RESOURCE-CONSTRAINED DEEP LEARNING IMPLEMENTATIONS
Deep Learning on Arm Cortex-M Microcontrollers
Deep learning algorithms are gaining popularity in IoT edge devices due to their human-level accuracy in many tasks, such as image classification and speech recognition. As a result, there is increasing interest in deploying neural networks (NNs) on the types of low-power processors found in always-on systems, such as those based on Arm Cortex-M microcontrollers. In this talk, Vikas Chandra, Senior Principal Engineer and Director of Machine Learning at Arm, introduces the challenges of deploying neural networks on microcontrollers with limited memory and compute resources and power budgets. He introduces CMSIS-NN, a library of optimized software kernels to enable deployment of neural networks on Cortex-M cores. He also presents techniques for NN algorithm exploration to develop lightweight models suitable for resource constrained systems, using image classification as an example.
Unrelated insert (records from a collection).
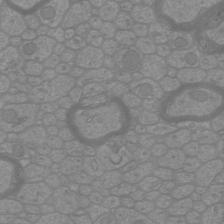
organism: Mouse
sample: Cortical neurons
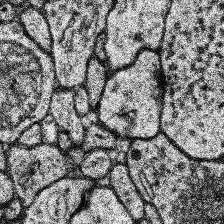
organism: Human
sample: Temporal Lobe
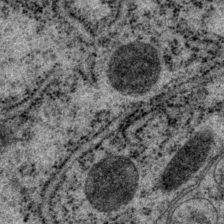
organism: P. pacificus
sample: Pharynx
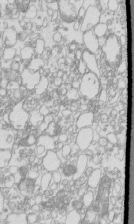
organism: Mouse
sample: Macrophages
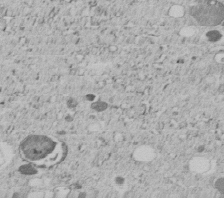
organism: C. elegans
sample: C. elegans embryo early stage
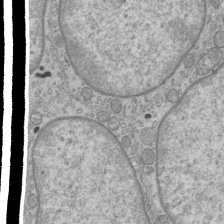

Neural Network Compiler: Enabling Rapid Deployment of DNNs on Low-Cost, Low-Power Processors
The use of deep neural networks (DNNs) has accelerated in recent years, with DNNs making their way into diverse commercial products. But DNNs consume vast amounts of computation performance and memory bandwidth, creating challenges for developers seeking to deploy them in cost- and power-constrained systems. Specialized processors, such as the Cadence Tensilica Vision C5 DSP and Vision P6 DSP, address these performance and efficiency challenges. However, additional challenges arise due to time-to-market pressures, and from the complexities of DNN algorithms and specialized processor architectures. Specialized software tools are key to addressing these challenges, enabling engineers to quickly generate efficient implementations of deep neural networks to run on specialized processors, without requiring detailed knowledge of the algorithms and processors. This talk from Megha Daga, Senior Technical Marketing Manager at Cadence, illustrates how Cadence’s Neural Network Compiler enables engineers to start from a neural network description based on a framework such as TensorFlow or Caffe and then quickly generate optimized fixed-point neural network code. Daga illustrates how the compiler speeds deployment from months to days. She also highlights compiler configurability options that help in optimizing system performance and shows how the generated code can be easily deployed to run in real time on an AI DSP hardware platform.
APPLICATION PROCESSORS FOR COMPUTER VISION
Achieving High-Performance Vision Processing for Embedded Applications with Qualcomm SoC Platforms
Advancements in machine learning are making it possible to equip devices such as connected cameras, robots, drones and smart home solutions with improved on-device vision processing and analytics capabilities. This talk from Sahil Bansal, Senior Director of Product Management at Qualcomm, addresses how a hybrid approach, combining deep learning with traditional computer vision and utilizing Qualcomm Technologies System-on-Chips (SoCs) and solutions, can deliver significant performance and power-efficiency improvements for embedded applications requiring vision processing. Bansal presents the benefits and trade-offs, use cases and results from concrete implementations using this hybrid approach.
SoCs for Computer Vision-enabled IoT Devices
In this presentation at the Embedded Vision Alliance's March 2019 Silicon Valley Meetup, Bing Yu, Senior Technical Manager at MediaTek, introduces the company's line of SoCs for computer-vision-enabled IoT devices.